§ TASK BRIEF
Begin at the line that has "9 | 8 | 6 | 11 |", stop after the line that has "2011.0 | 128.578 |", and print exactly those lines from the records below, without any pictures.

§ DATA SECTION
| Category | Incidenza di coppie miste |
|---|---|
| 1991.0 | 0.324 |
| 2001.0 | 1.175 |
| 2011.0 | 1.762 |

--

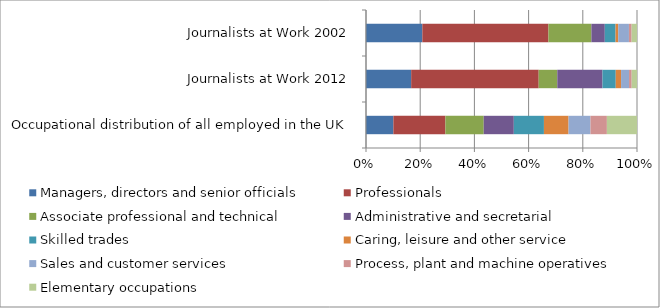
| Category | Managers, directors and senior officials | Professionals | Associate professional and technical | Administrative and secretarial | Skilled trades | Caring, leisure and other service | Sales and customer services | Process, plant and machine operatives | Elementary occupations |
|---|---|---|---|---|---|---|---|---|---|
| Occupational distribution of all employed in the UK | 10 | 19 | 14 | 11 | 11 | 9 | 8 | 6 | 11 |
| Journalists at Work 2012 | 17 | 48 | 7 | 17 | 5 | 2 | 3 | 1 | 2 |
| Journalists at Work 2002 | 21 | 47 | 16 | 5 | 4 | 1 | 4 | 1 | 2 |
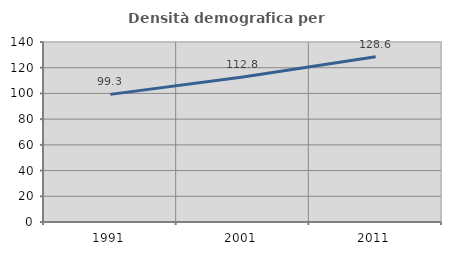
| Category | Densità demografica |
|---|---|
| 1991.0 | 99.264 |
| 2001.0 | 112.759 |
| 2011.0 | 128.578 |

§ RESULT OF THIS EXERCISE
| Occupational distribution of all employed in the UK | 10 | 19 | 14 | 11 | 11 | 9 | 8 | 6 | 11 |
| Journalists at Work 2012 | 17 | 48 | 7 | 17 | 5 | 2 | 3 | 1 | 2 |
| Journalists at Work 2002 | 21 | 47 | 16 | 5 | 4 | 1 | 4 | 1 | 2 |
| Category | Densità demografica |
|---|---|
| 1991.0 | 99.264 |
| 2001.0 | 112.759 |
| 2011.0 | 128.578 |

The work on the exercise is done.